Horan rarely lets a grand jury make a decision for him. He has said in the past that he is elected to make the tough calls, and he alone decided in 2000 not to file charges against a Prince George's County police officer who fatally shot a man in Falls Church.
"But this is a very unusual case," he said, explaining his decision to have Fairfax Detective Chester Toney present the case to a grand jury of seven Fairfax residents. He said it had elements of an accidental killing, a self-defense killing or worse, because the neighbor brought a gun to a fight with an unarmed man.
Ultimately, Horan gave the grand jury the option of indicting the neighbor for involuntary manslaughter. "I really left it up to them," the prosecutor said, "knowing full well if you can't convince seven citizens that there's probable cause, you'll never convince a trial jury beyond a reasonable doubt to come up with a unanimous verdict."

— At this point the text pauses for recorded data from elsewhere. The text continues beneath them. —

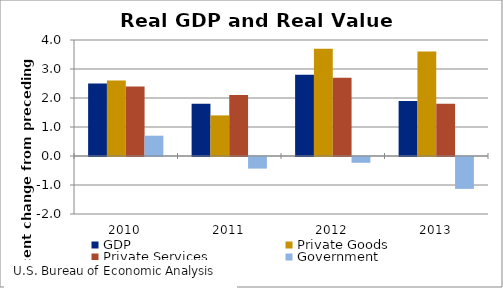
| Category | GDP | Private Goods | Private Services | Government |
|---|---|---|---|---|
| 2010.0 | 2.5 | 2.6 | 2.4 | 0.7 |
| 2011.0 | 1.8 | 1.4 | 2.1 | -0.4 |
| 2012.0 | 2.8 | 3.7 | 2.7 | -0.2 |
| 2013.0 | 1.9 | 3.6 | 1.8 | -1.1 |
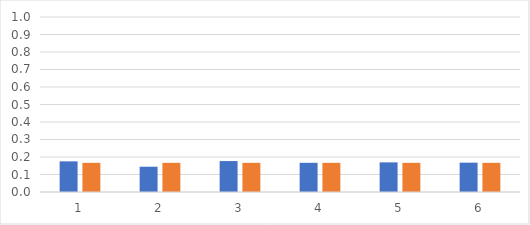
| Category | rel freq | prob |
|---|---|---|
| 0 | 0.175 | 0.167 |
| 1 | 0.144 | 0.167 |
| 2 | 0.177 | 0.167 |
| 3 | 0.167 | 0.167 |
| 4 | 0.169 | 0.167 |
| 5 | 0.168 | 0.167 |
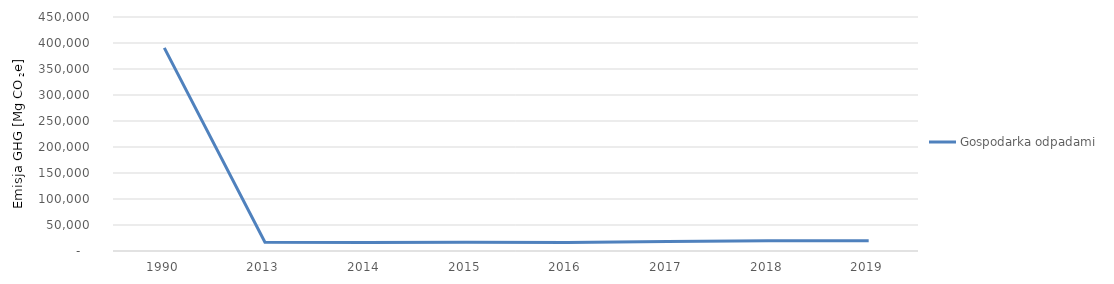
| Category | Gospodarka odpadami |
|---|---|
| 1990.0 | 390686 |
| 2013.0 | 16741 |
| 2014.0 | 16483 |
| 2015.0 | 16937 |
| 2016.0 | 16467 |
| 2017.0 | 18332 |
| 2018.0 | 19662 |
| 2019.0 | 19757 |
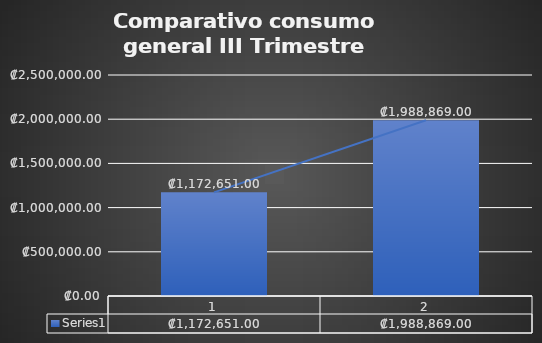
| Category | Series 0 |
|---|---|
| 0 | 1172651 |
| 1 | 1988869 |
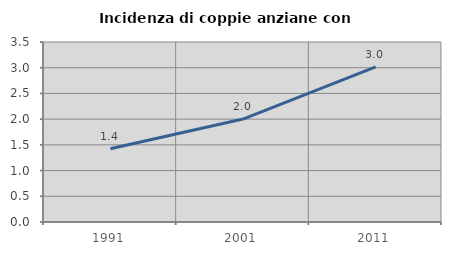
| Category | Incidenza di coppie anziane con figli |
|---|---|
| 1991.0 | 1.423 |
| 2001.0 | 2.002 |
| 2011.0 | 3.015 |

Members of Cornejo's family, who waited in the courthouse for the grand jury's decision yesterday, said they had uncovered evidence that the police ignored. "My cousin was beaten down," Juan Carlos Cornejo said. "He had bruises on his forehead and on his back. He was beaten, and then he was shot."
Juan Carlos Cornejo said he had spoken with the woman who attended the party with his cousin. "He did not hit her," he said. "There was an argument but nothing else." He said the family "never felt the police were on our side, from day one. They never gave us any information. There's no fairness at all. Obviously, they've taken sides."